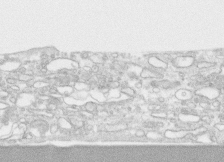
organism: Human
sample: CRL-1474
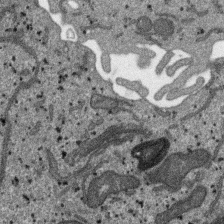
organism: Human
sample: Lung epithelial cells infected with SARS-CoV-2
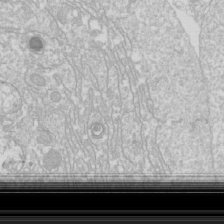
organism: Drosophila
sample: Cell division; meiosis; drosophila spermatocytes
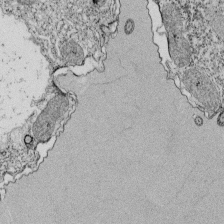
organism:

What the exercise asks: Please count the lines in the records that contain "organism" and reply with the count alone.

Worked solution: 4